Vienna, Austria
HQHQ and primary EU sending location. Default for new EU customers. Strong placement with German, Austrian, Swiss and Eastern European receivers. Sub-processor of choice for procurement teams flagging Schrems II.
Austrian GmbH, headquartered in Vienna, profitable every year since founding, owned by the operating team. Seventeen years of running production email infrastructure for senders who cannot tolerate the kind of failures that come from chasing growth at the wrong velocity.
We are OS Domains GmbH, an Austrian limited liability company headquartered in Vienna at Fleischmarkt 1, 1010, operating email sending infrastructure since 2008. The company has been profitable every year since founding, holds IP allocations across IPv4 and IPv6, and runs production infrastructure in seven datacenter locations: London, Amsterdam, Frankfurt, Strasbourg, Vienna (HQ), Dallas, and Panama. The Panama site is our datacenter for the offshore-hosting product specifically; the rest of the operation is EU-jurisdiction.
The company is not a startup, has never raised venture capital, has no exit pressure from investors, and is owned by the operating team. This matters because the email infrastructure category is full of products built on 18-month VC clocks where the eventual outcome is acquisition or shutdown, neither of which is good for customers running production sending. We have outlasted multiple cohorts of well-funded competitors by being the boring profitable option that does not need to grow at any specific velocity. Our customer churn rate is below 4 percent annually for paid plans; the operational reasons customers leave are usually acquisitions or fundamental changes to their email needs, not dissatisfaction with our service.

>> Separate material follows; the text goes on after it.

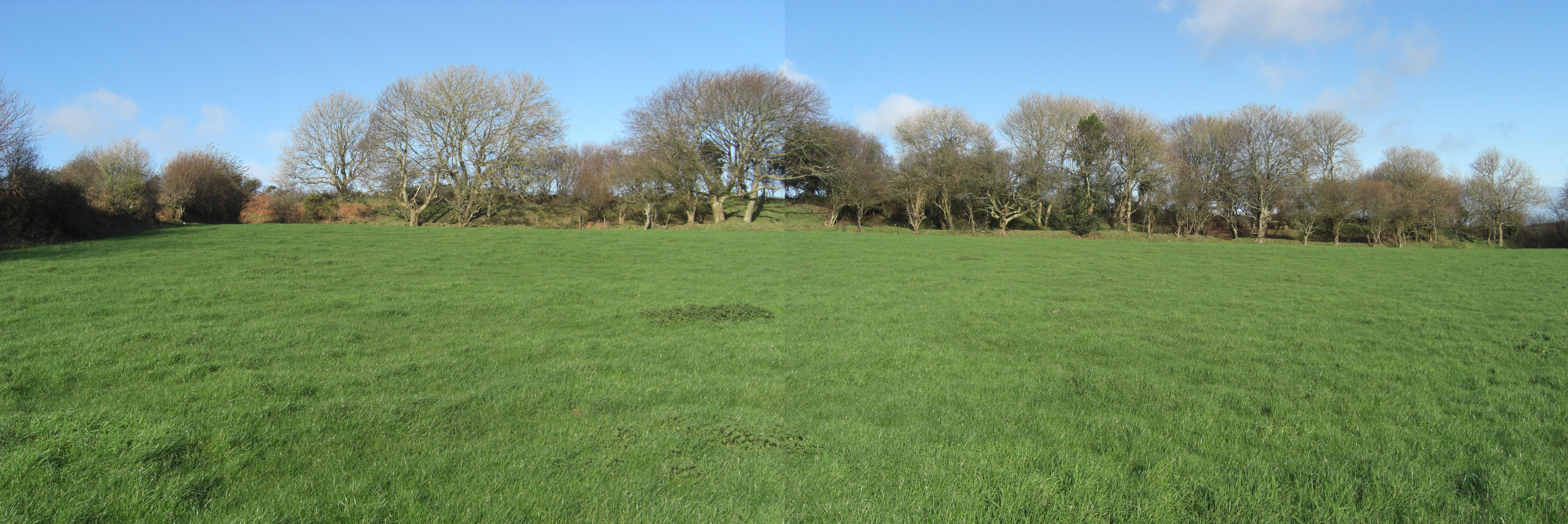 Photographie prise d'une haie. Ici la Face sud du Hague Dike. Elle permet de mieux rendre compte de cette fortification préhistorique baptisée de "Terres Levées" ou Hague Dike par les Scandinaves lors des invasions vikings. Elle permettait d'isoler la péninsule de la Hague des invasions venant de terre.

What we do is operate the layer between your application and the receiver-side mailbox: SMTP, MTAs, IP reputation, DNS authentication, deliverability monitoring, and the operational work that makes outbound email actually arrive. We do not write content, we do not run marketing automation, we do not maintain customer lists for you, and we do not build the application that triggers the sends. Those things are your work or your customer's work. Our scope is the infrastructure that handles whatever your application asks it to send. The boundary is clean and we maintain it deliberately because it lets us be excellent at one specific layer rather than mediocre across many.
The customer base is roughly 60 percent EU senders (where the Schrems II positioning is the deciding factor for procurement), 25 percent global senders running cold email or managed deliverability operations (where the operating maturity matters more than jurisdiction), and 15 percent specific high-volume use cases (transactional pipelines for large SaaS, ESP-style multi-tenant operations, regulatory-compliant senders in financial services and healthcare). The split has been stable for several years; we have not been chasing a vertical, we have been serving the customers who arrive with our product profile.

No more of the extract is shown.